Monday, September 13, 2010

Roaming the world at will

A friend sent me a poem recently that resonated strongly with the way I often feel. It's quite sad, yet simultaneously heroic.

The Men Who Don't Fit In
by Robert W. Service

There's a race of men that don't fit in,
A race that can't stay still;
So they break the hearts of kith and kin,
And they roam the world at will.
They range the field and they rove the flood,
And they climb the mountain's crest;
Theirs is the curse of the gypsy blood,
And they don't know how to rest.

If they just went straight they might go far;
They are strong and brave and true;
But they're always tired of the things that are,
And they want the strange and new.
They say: "Could I find my proper groove,
What a deep mark I would make!"
So they chop and change, and each fresh move
Is only a fresh mistake.

And each forgets, as he strips and runs
With a brilliant, fitful pace,
It's the steady, quiet, plodding ones
Who win in the lifelong race.
And each forgets that his youth has fled,
Forgets that his prime is past,
Till he stands one day, with a hope that's dead,
In the glare of the truth at last.

He has failed, he has failed; he has missed his chance;
He has just done things by half.
Life's been a jolly good joke on him,
And now is the time to laugh.
Ha, ha! He is one of the Legion Lost;
He was never meant to win;
He's a rolling stone, and it's bred in the bone;
He's a man who won't fit in.



Everyone who resists or shuns the path in life prescribed for them by a society built on status, power, progress, and materialism will inevitably feel as if they "don't fit in" whenever they come back into contact with that culture. Money has a loud voice. But it's not the only voice that matters, and it's easy to forget that in a society where we are increasingly disconnected from the things that make life worth living.

This line especially makes my bones cringe:
And each forgets, as he strips and runs
With a brilliant, fitful pace,
It's the steady, quiet, plodding ones
Who win in the lifelong race.
There is definitely an increasingly big part of me that wants to settle down, start a family, an help to build an honest community based on fairness and sustainability. But never does that image involve me being a "steady, quiet, plodding one."
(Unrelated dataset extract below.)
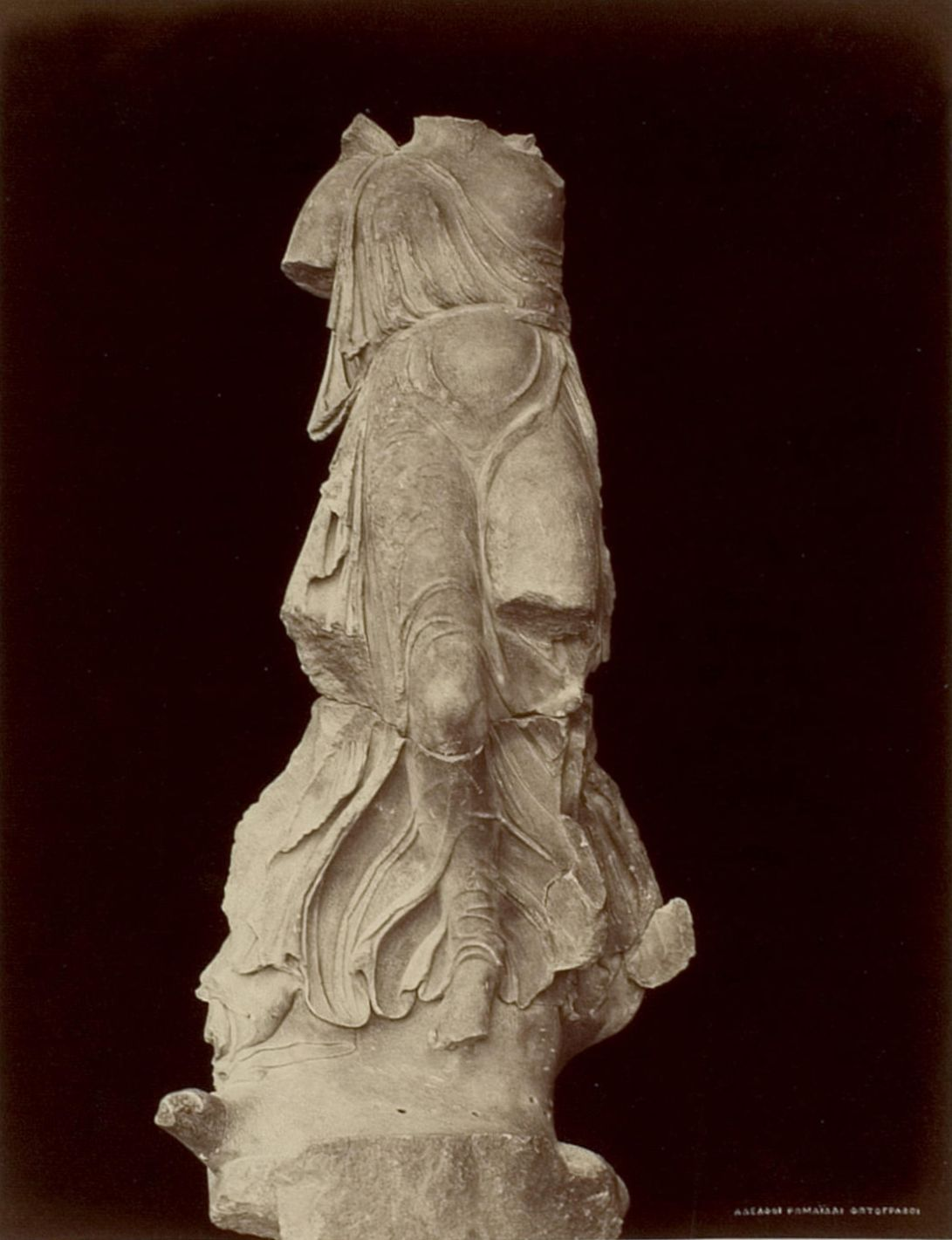 Nike des Paionios von Mende (Pausanias V. 26, 1) gefunden am 21.December 1875 an der auf dem Situationsplane mit a. bezeichneten Stelle, vor der Südostecke des Tempels und über 3 M. unter dem jetzigen Boden; der obere Theil im Sande liegend, der untere als Bestandtheil einer Mauer, zu welcher auch der Inschriftblock des Paionios (s. Taf. VII) gehörte. Höhe von der Fußspitze bis zum Hälfe 1,74 M. Aus dem Felsen auf den sie herabschwebt, fliegt ein Vogel (Adler? Möve?) heraus. Von den acht dreieckigen Blöcken, welche die Haus bildeten und zusammen eine Höhe von 4,60 M. haben, tragen zwei eine umfangreiche Inschrift aus dem zweiten vorchristlichen Jahrhundert, eine Entscheidung über einen zwischen Messeniern und Lakedaimoniern streitigen Landstrich. S. Archaeol. Ztg. 1876. S. 178ff.

For me, "winning" is building fulfilling relationships, trying new things, experiencing everything life has to offer - gain and loss, success AND failure - without fear or judgment.

2 comments :

  1. Anonymous4:19 AM

    Thank you! There are more of me out there.

    ReplyDelete
  2. It depends on how you define "winning". Living life by someone else's rules and squelching ones own desires for those of the culture, is not winning in my book.